### [Information provided]
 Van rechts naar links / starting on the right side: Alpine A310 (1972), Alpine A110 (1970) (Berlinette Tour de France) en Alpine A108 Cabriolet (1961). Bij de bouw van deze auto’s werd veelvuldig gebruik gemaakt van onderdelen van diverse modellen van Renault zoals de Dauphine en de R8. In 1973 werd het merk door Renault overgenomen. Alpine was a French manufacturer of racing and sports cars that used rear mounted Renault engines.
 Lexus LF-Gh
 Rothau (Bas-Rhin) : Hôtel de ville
---
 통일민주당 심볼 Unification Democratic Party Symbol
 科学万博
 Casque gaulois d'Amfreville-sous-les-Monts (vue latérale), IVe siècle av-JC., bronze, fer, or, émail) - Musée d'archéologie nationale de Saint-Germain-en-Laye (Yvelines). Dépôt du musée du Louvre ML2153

### [Description of the task]
Restate word for word only the lines above from the line containing "Van rechts naar" to the line containing "Rothau (Bas-Rhin) : Hôtel de ville", both of them included.

### [Your response]
 Van rechts naar links / starting on the right side: Alpine A310 (1972), Alpine A110 (1970) (Berlinette Tour de France) en Alpine A108 Cabriolet (1961). Bij de bouw van deze auto’s werd veelvuldig gebruik gemaakt van onderdelen van diverse modellen van Renault zoals de Dauphine en de R8. In 1973 werd het merk door Renault overgenomen. Alpine was a French manufacturer of racing and sports cars that used rear mounted Renault engines.
 Lexus LF-Gh
 Rothau (Bas-Rhin) : Hôtel de ville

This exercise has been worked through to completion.